» Aim of the task
Omit the pictures and return exactly the stretch of the material below from the line with "Retrato del marino" through the line with "Gruppenfoto von Schauspielern".

» Given records
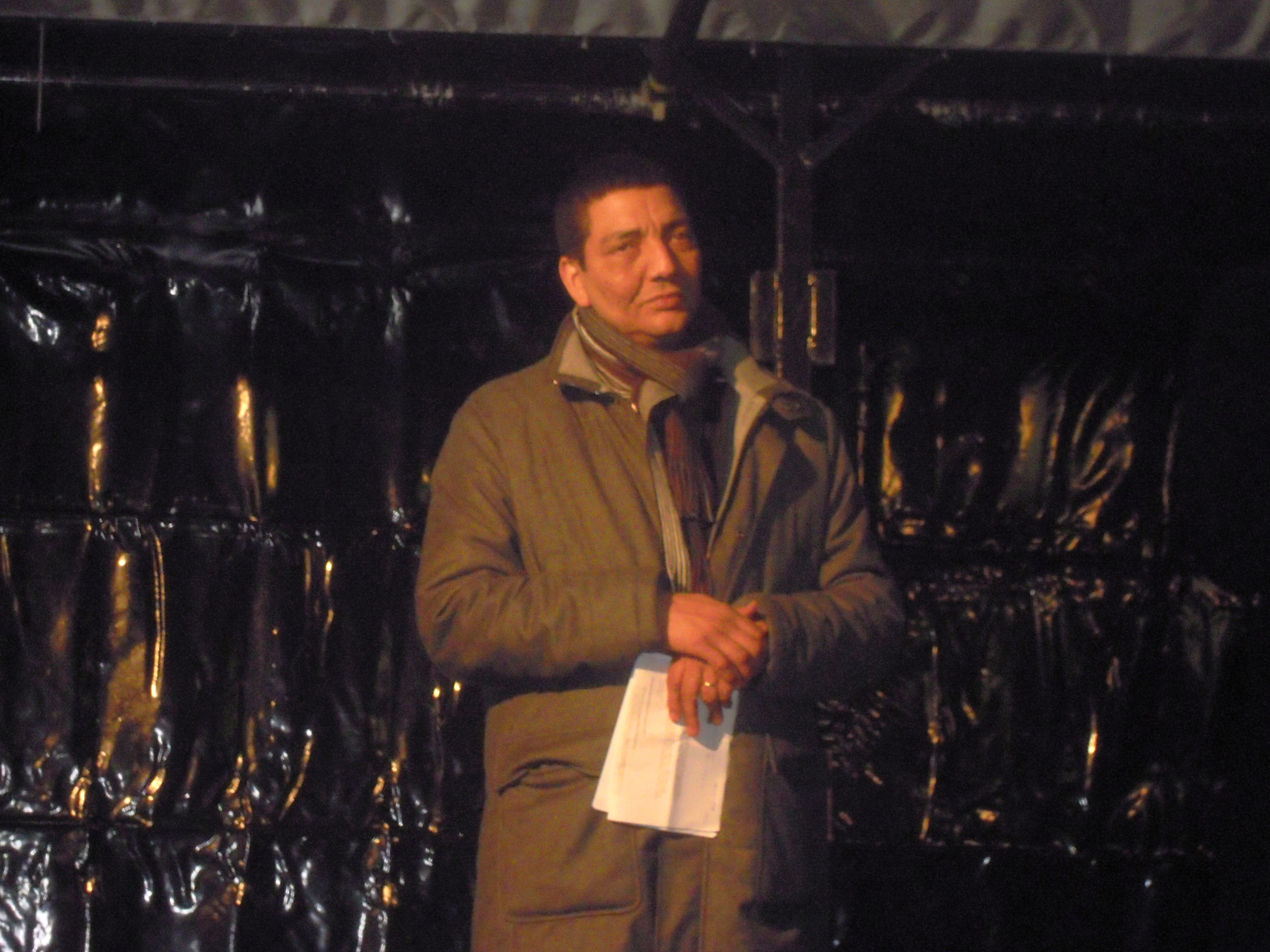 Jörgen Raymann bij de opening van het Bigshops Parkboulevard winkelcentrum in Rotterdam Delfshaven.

==

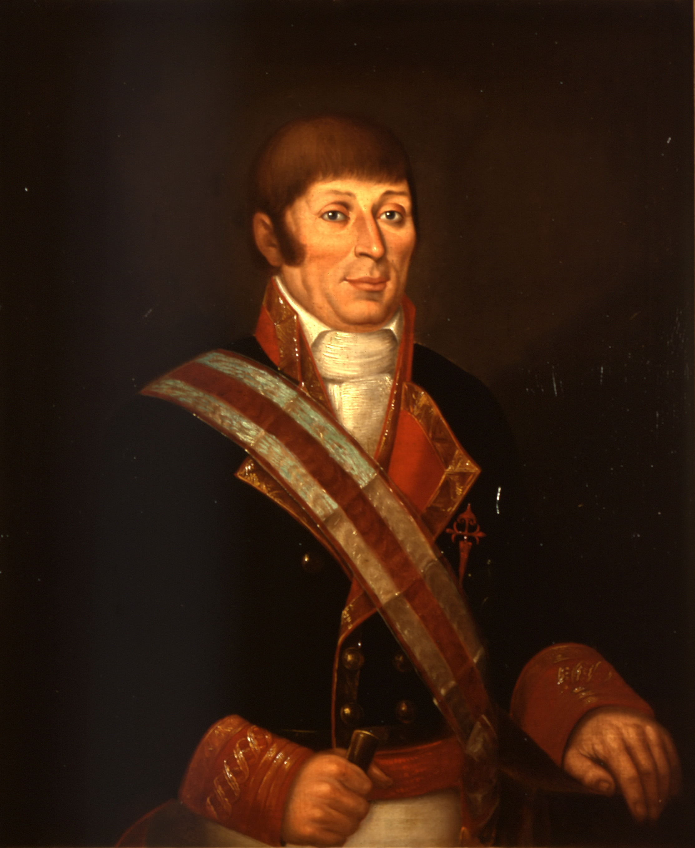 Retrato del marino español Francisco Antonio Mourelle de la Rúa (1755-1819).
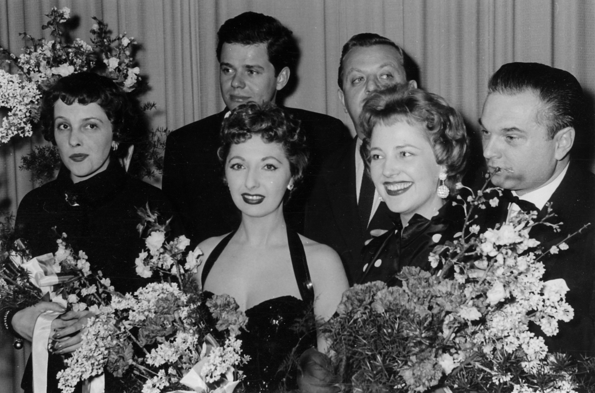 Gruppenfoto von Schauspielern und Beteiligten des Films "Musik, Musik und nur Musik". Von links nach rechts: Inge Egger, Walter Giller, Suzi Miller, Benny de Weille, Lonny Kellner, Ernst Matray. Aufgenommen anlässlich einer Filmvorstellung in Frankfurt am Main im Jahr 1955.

» Task output
 Retrato del marino español Francisco Antonio Mourelle de la Rúa (1755-1819).
 Gruppenfoto von Schauspielern und Beteiligten des Films "Musik, Musik und nur Musik". Von links nach rechts: Inge Egger, Walter Giller, Suzi Miller, Benny de Weille, Lonny Kellner, Ernst Matray. Aufgenommen anlässlich einer Filmvorstellung in Frankfurt am Main im Jahr 1955.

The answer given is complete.